[Items from a data source]
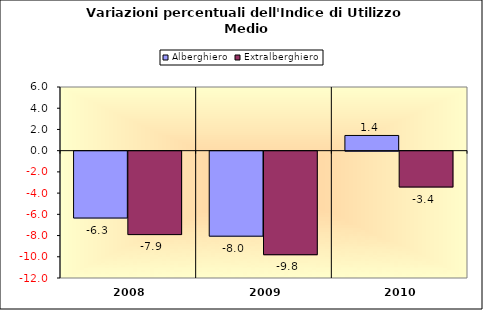
| Category | Alberghiero | Extralberghiero |
|---|---|---|
| 2008.0 | -6.301 | -7.865 |
| 2009.0 | -8.012 | -9.756 |
| 2010.0 | 1.433 | -3.378 |
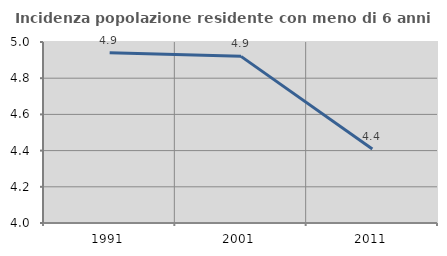
| Category | Incidenza popolazione residente con meno di 6 anni |
|---|---|
| 1991.0 | 4.94 |
| 2001.0 | 4.921 |
| 2011.0 | 4.409 |

> _WHAT THIS TASK INVOLVES_: What are the lines of the data above that include the string "Category"? Copy them.

> _ANSWER FOR THIS EXERCISE_:
| Category | Alberghiero | Extralberghiero |
| Category | Incidenza popolazione residente con meno di 6 anni |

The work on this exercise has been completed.